KÖLN - Mit einem festlichen Abschluss ging Dienstag, 21. November 2000, für 31 Ford-Mitarbeiter die Studienzeit im Rahmen der sogenannten "Ford-Hochschul-Programme" zu Ende. An sechs Universitäten und Hochschulen haben die Ford-Mitarbeiter überwiegend ihr Ingenieur-Examen beispielsweise in den Fachbereichen Maschinenbau und Fahrzeugtechnik abgelegt. Im Beisein von Hartmut Krebs, Staatssekretär Ministerium für Schule und Weiterbildung, Wissenschaft und Forschung des Landes Nordrhein-Westfalen, unterstrich Peter Heller, Vice President Quality Ford of Europe, erneut das Engagement von Ford für die Qualifizierung seiner Mitarbeiter.

Der Automobilkonzern betrachtet seit langem die Unterstützung seiner Beschäftigten im Bereich Weiterbildung als unerlässlichen Beitrag für die Zukunft des Unternehmens und unterhält deshalb die weltweit größte Kooperation mit Universitäten und Fachhochschulen. 57 Universitäten und Fachhochschulen in elf Ländern bieten berufsbegleitende Studienprogramme speziell für Ford-Mitarbeiter an.

Das berufsbegleitende Studium richtet sich an studierte und nichtstudierte Ford-Beschäftigte.
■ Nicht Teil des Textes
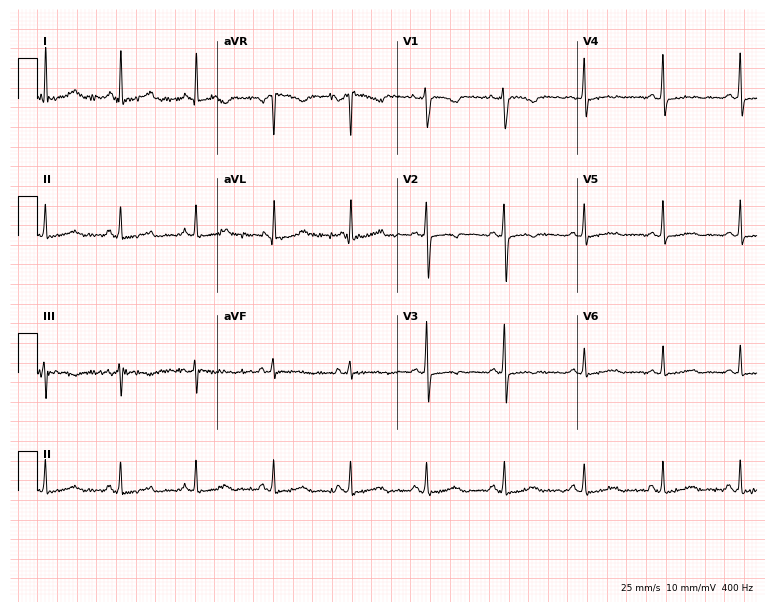
12-lead ECG from a 44-year-old woman (7.3-second recording at 400 Hz). No first-degree AV block, right bundle branch block (RBBB), left bundle branch block (LBBB), sinus bradycardia, atrial fibrillation (AF) or sinus tachycardia recorded for this tracing. Findings outside these six are not listed.
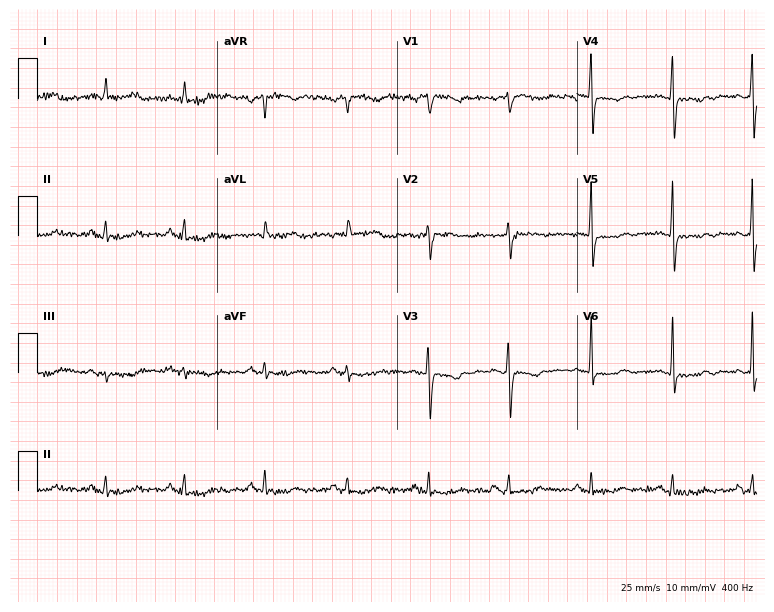
ECG — a 69-year-old female patient. Screened for six findings — first-degree AV block, right bundle branch block, left bundle branch block, sinus bradycardia, atrial fibrillation, sinus tachycardia — none is recorded. Findings outside these six are not listed.
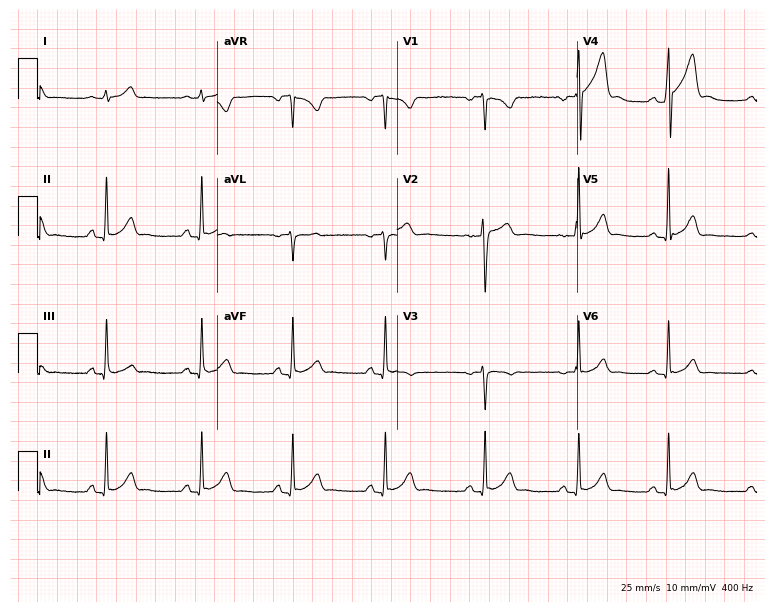
12-lead ECG from a 20-year-old female. Labelled as a normal ECG.
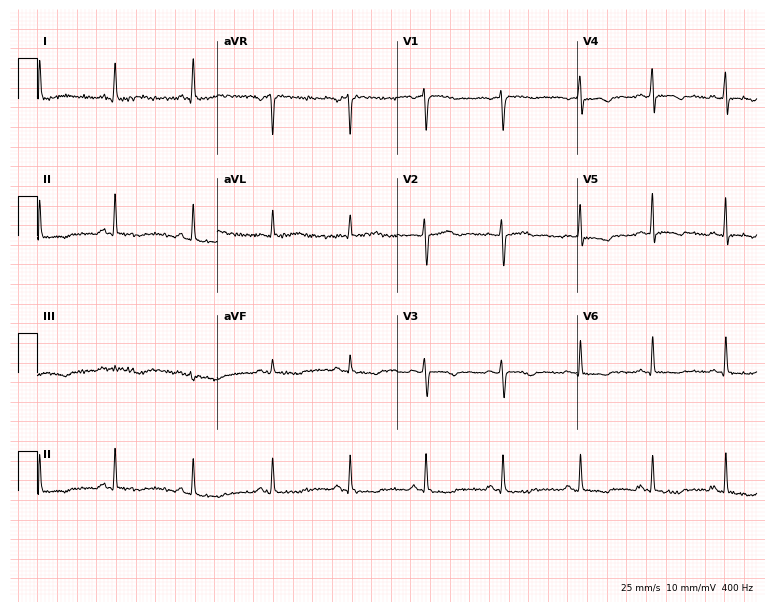
ECG (7.3-second recording at 400 Hz) — a 49-year-old female patient. Screened for six findings — first-degree AV block, right bundle branch block (RBBB), left bundle branch block (LBBB), sinus bradycardia, atrial fibrillation (AF), sinus tachycardia — none is recorded.

Wer etwa schon ein Hochschulstudium abgeschlossen hat, kann darauf aufbauend den international anerkannten Titel "Master of Science" erwerben. Nichtakademikern wird über das Ford-Programm das Erststudium ermöglicht: An der Rheinischen Fachhochschule Köln kann er beispielsweise seinen Diplomingenieur in Elektrotechnik, Maschinenbau oder Produktionstechnik erlangen. Unerlässliche Voraussetzung für beide, den Akademiker wie den Handwerker: die fachliche und persönliche Eignung.

Die Anforderungen an die Mitarbeiter, die sich neben ihrer Arbeit für ein Studium entscheiden, sind hoch. Vier bis fünf Jahre lang müssen sie abends nach der Arbeit oder am Wochenende die Schulbank drücken oder für den Tagesunterricht ihre Freizeit opfern. Andererseits erhalten sie auch eine wertvolle Gegenleistung: Die beruflichen Chancen steigen durch die anerkannten Abschlüsse enorm.